Jeudi 7 avril : exposition « Communes » du photographe Raymond Depardon
Une quinzaine de membres des Amis du musée Paul-Valéry se sont retrouvés jeudi 7 avril au Pavillon populaire de Montpellier pour une visite guidée de l’exposition « Communes » du photographe Raymond Depardon.

Notre groupe (auquel se sont accrochées quelques « touristes » curieuses) a suivi la médiatrice Laeticia Cornée, adepte de la présentation interactive, dans le bâtiment divisé en zones de couleurs, l’orange et la jaune, destinées à éclairer le visiteur sur ce qu’il va être amené à voir.
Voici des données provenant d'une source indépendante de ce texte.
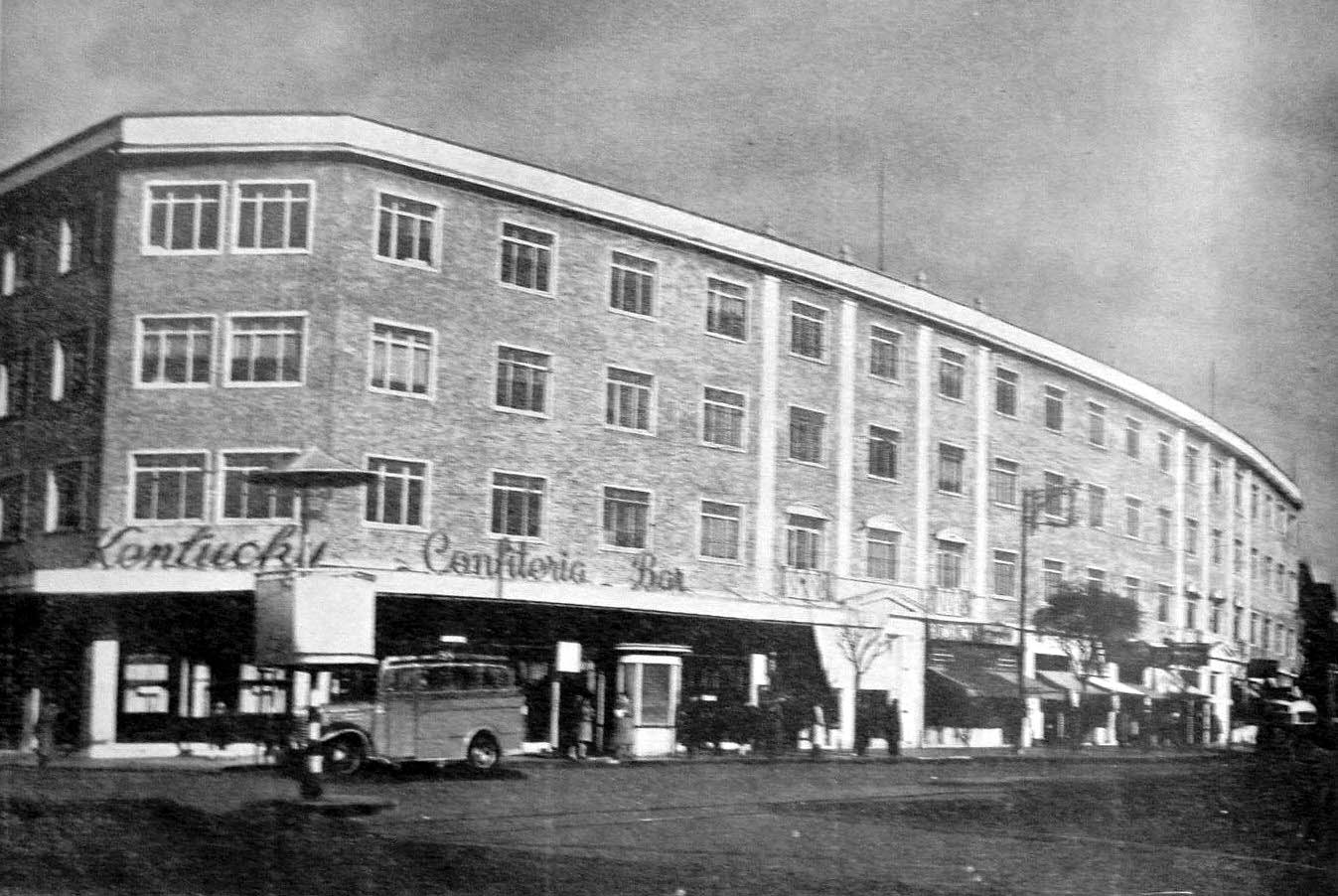 Oficinas del Ferrocarril Bs. As. al Pacífico en Avenida Santa Fe y Godoy Cruz, junto a la estación Palermo. Arquitectos: Aslan y Ezcurra.
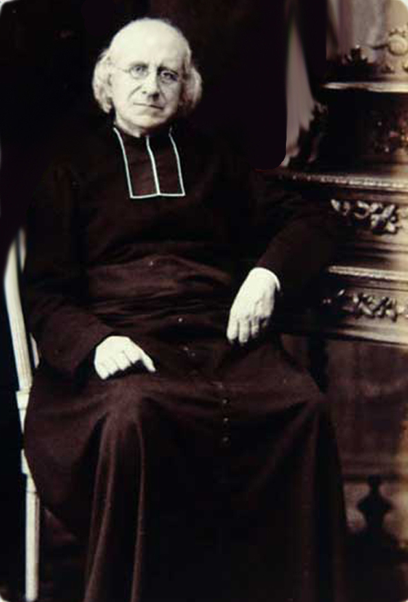 Fotografía de Álbum familiar
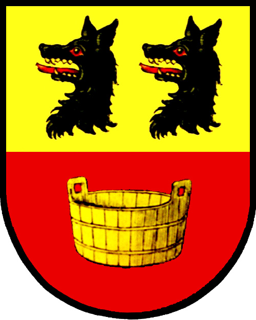 Wappen der Gemeinde Sankt Radegund bei Graz in Österreich
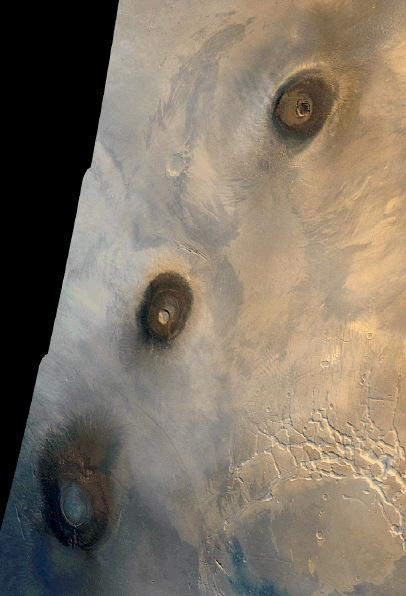 Tharsis Montes, le 22 février 1980. Image reconstituée à partie d'une mozaïque d'images capturées par la sonde Viking I.
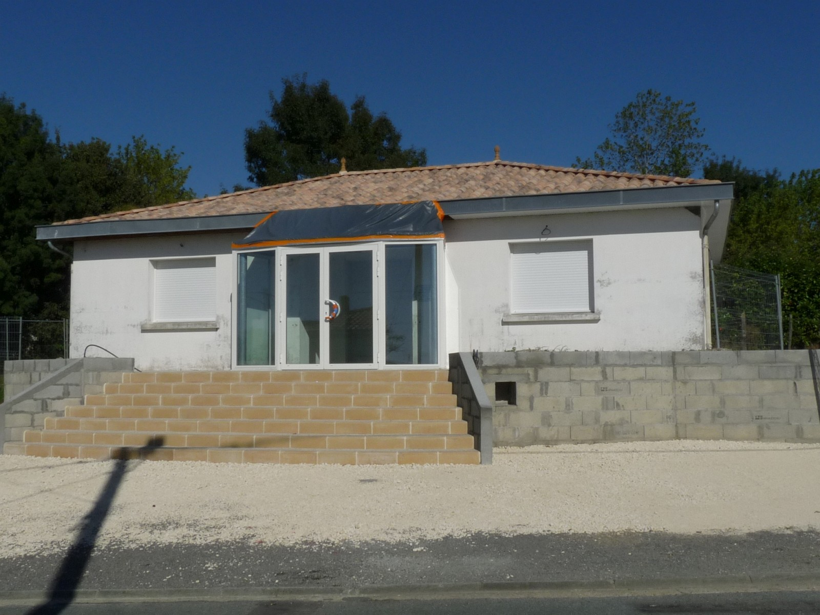 Mairie de Chamouillac (en construction), Charente-Maritime, France

Dans la zone orange donc, on doit comprendre comment et pourquoi un ancien photographe de guerre qui célèbrera bientôt son quatre-vingtième anniversaire s’est embarqué, au lendemain du confinement, dans une camionnette brinquebalante pour aller fixer avec un appareil antédiluvien (une chambre photographique) sur des plaques argentiques de paisibles villages languedociens dont le point commun ici est sans doute d’avoir dans leur sous-sol suffisamment de gaz de schiste pour avoir éveillé naguère l’intérêt de pétroliers texans.
Des cartes IGN et Michelin stabilotées, une photo documentaire de la DATAR montrant un troupeau de charolais, des épreuves anciennes de photos de vacances dans la région, une chambre photographique à côté d’un reflex… Il est clair que Raymond Depardon n’est pas de la génération pixels, il a grandi à la campagne et ne se sert pas du GPS pour trouver son chemin. Cet homme auquel il ne reste vraisemblablement pas beaucoup de temps tient néanmoins à le prendre. Est-ce un éloge de la lenteur ?
Avant de poursuivre, il faudra mettre des mots sur une image, un enfant qui s’approche du jet sans nul doute rafraichissant d’une fontaine en marchant sur les barres de fer destinées jadis aux cruches, il est soutenu par sa mère enceinte, la journée doit être torride, le Soleil chauffant à blanc le ciel et effaçant les ombres des murs de pierres.
Les images parlent et en insistant elles disent ce qu’on veut. Que veut-on ?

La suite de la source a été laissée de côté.